Tuesday, November 20, 2007

Ch 10: Reaching the Path of Profits

This chapter defines the potential for savings according to existing IT business inefficiency; the greater the inefficiencies, the greater the cut. The first solution for companies with little inefficiency including those on the path of pennies or the path of profits should cut 10-20% of costs. With little to cut, reduction can be handled from a technological approach with little input from business groups. This includes increased efficiency in operations, re-negotiation of contracts, limited off-shoring, and re-examination of labor. The next group, where most reside, lies between the path of profits problems and needs to cut spending by 20 to 40%. Unlike the first, business groups should be combined with IT staff in the cost analysis because more of the expenses cut will come from daily operations in which business groups have the most experience. Combining business units and IT staff could create conflict where some units don’t want their budgets cut, but management should emphasize that spending less will benefit the entire company. The final group includes companies burdened with a 40% or more cut because they’ve let spending get out of control for many years.

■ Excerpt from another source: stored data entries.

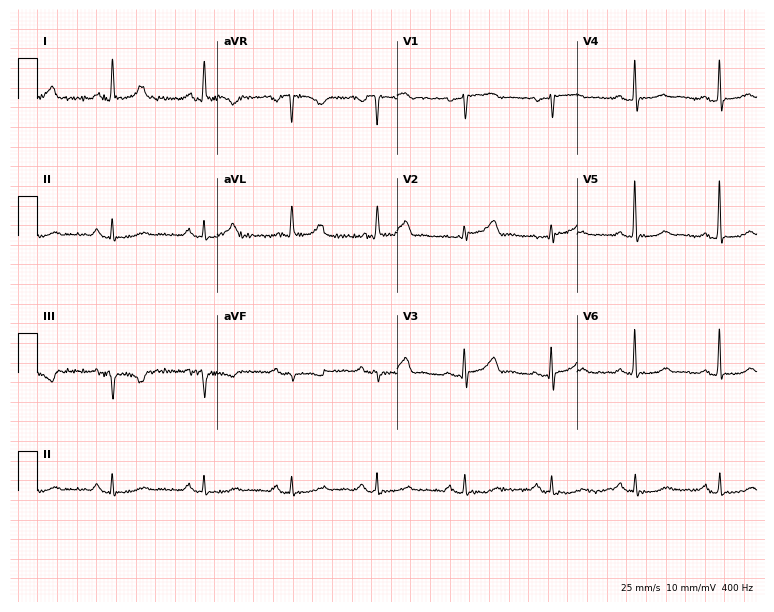
Standard 12-lead ECG recorded from a female patient, 56 years old (7.3-second recording at 400 Hz). None of these six findings is recorded: first-degree AV block, right bundle branch block (RBBB), left bundle branch block (LBBB), sinus bradycardia, atrial fibrillation (AF), sinus tachycardia.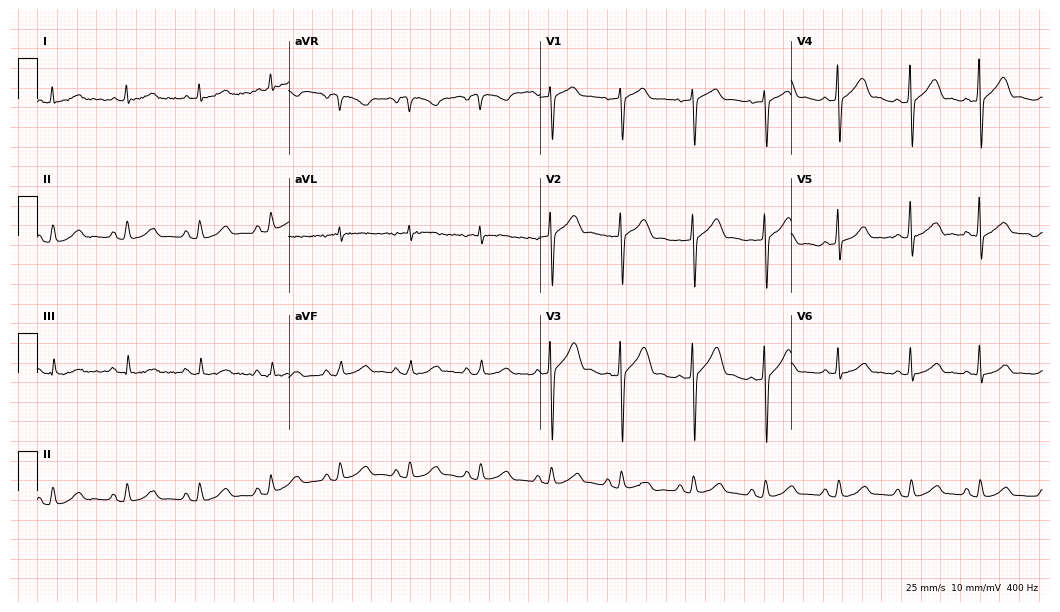
ECG — a 67-year-old male patient. Labelled as a normal ECG.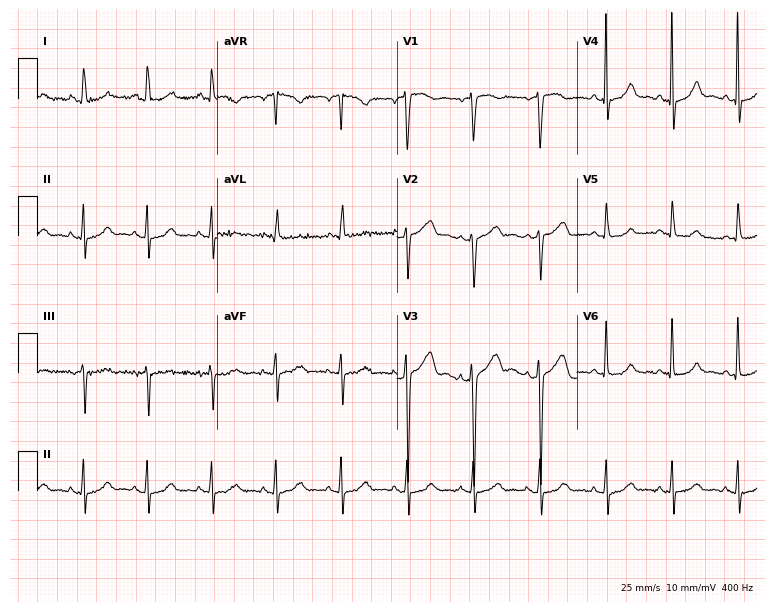
Electrocardiogram, a woman, 76 years old. Of the six screened findings (first-degree AV block, right bundle branch block (RBBB), left bundle branch block (LBBB), sinus bradycardia, atrial fibrillation (AF), sinus tachycardia), none is recorded.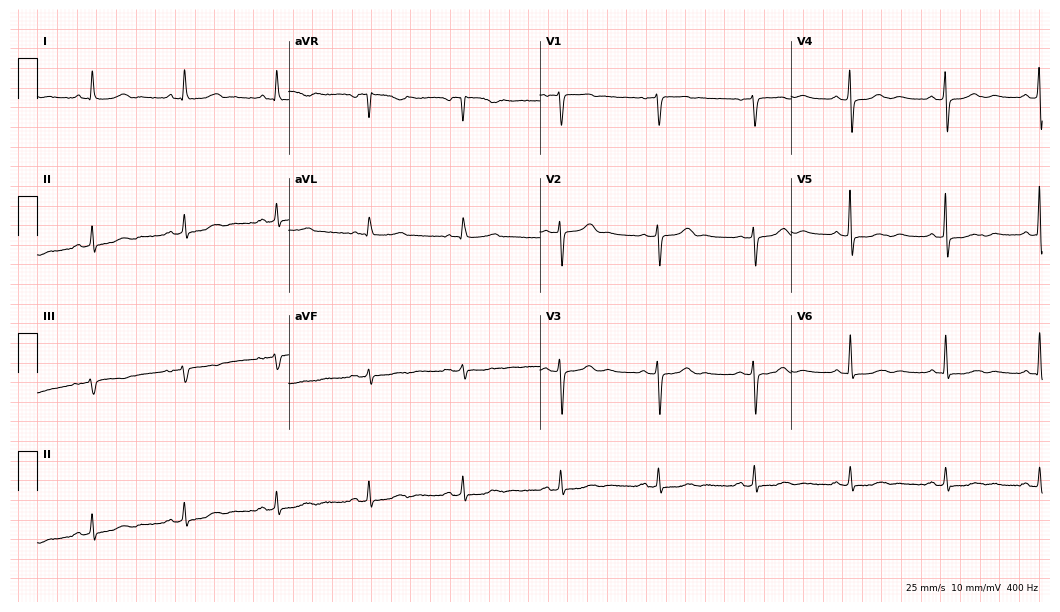
Resting 12-lead electrocardiogram (10.2-second recording at 400 Hz). Patient: a woman, 67 years old. Read as a normal ECG.

This group has the same savings opportunities as the former groups, but unlike the rest, this group has to change almost everything! With most people resistant to any change, this is a tough issue to overcome.
Next, the chapter introduces a three step process to cutting costs effectively. First, IT groups examine capacity to examine ways to maximize current technologies. I see this step as a way to cut costs in the long run, but in the short run, this step could incur possible costs such as re-training, re-programming, etc. The second step, capital, includes business units and IT groups reaching agreement on which technologies address business needs. This creates conflict as favorite applications that don’t generate return will be challenged. Hopefully, a fair compromise can be reached because I see resentment stemming from this step if a unit’s favorite technology is cut. If departmental mindsets really create a problem, management could create a reward system based on department savings. The amount of money saved through reduced IT spending could be partially re-imbursed to employees in the department. Money would be spent on rewards, but amount spent would be much less than the amount saved by providing employees an incentive. Clear goals with deadlines and feedback are beneficial as well. The final step, cleverness, is led by business units focusing on return and whether a technology provides benefits. I am sure companies commonly used ROI and sales during this step, but evaluation must include measures of customer satisfaction since they are such a large provider of ROI and sales.

2 comments:

MsNoleChic said...

I feel there are many factors to consider when trying to cut cost with existing IT assets. For many companies they were caught up in the "newer the better" concept and over invested in technology that had no use within their business strategy. I think the first step a company needs to make when considering a path to profits is an evaluation of their current assets and decide which one are benefiting the company and which ones are costing the company. I think this step will give the company at least a starting step of how to improve their cost efficency.

Yu Chang Kuo said...

I agree that combining business units and IT staff could create conflict where some units don’t want their budgets cut; hence, management should emphasize that spending less will benefit the entire company. It is pretty hard for managers to solve this problems. IT stuff surly don't want to decrease their budget to develop the new IT; however, the overspending will affect the company's profit. Therefore, money should be spent on rewards.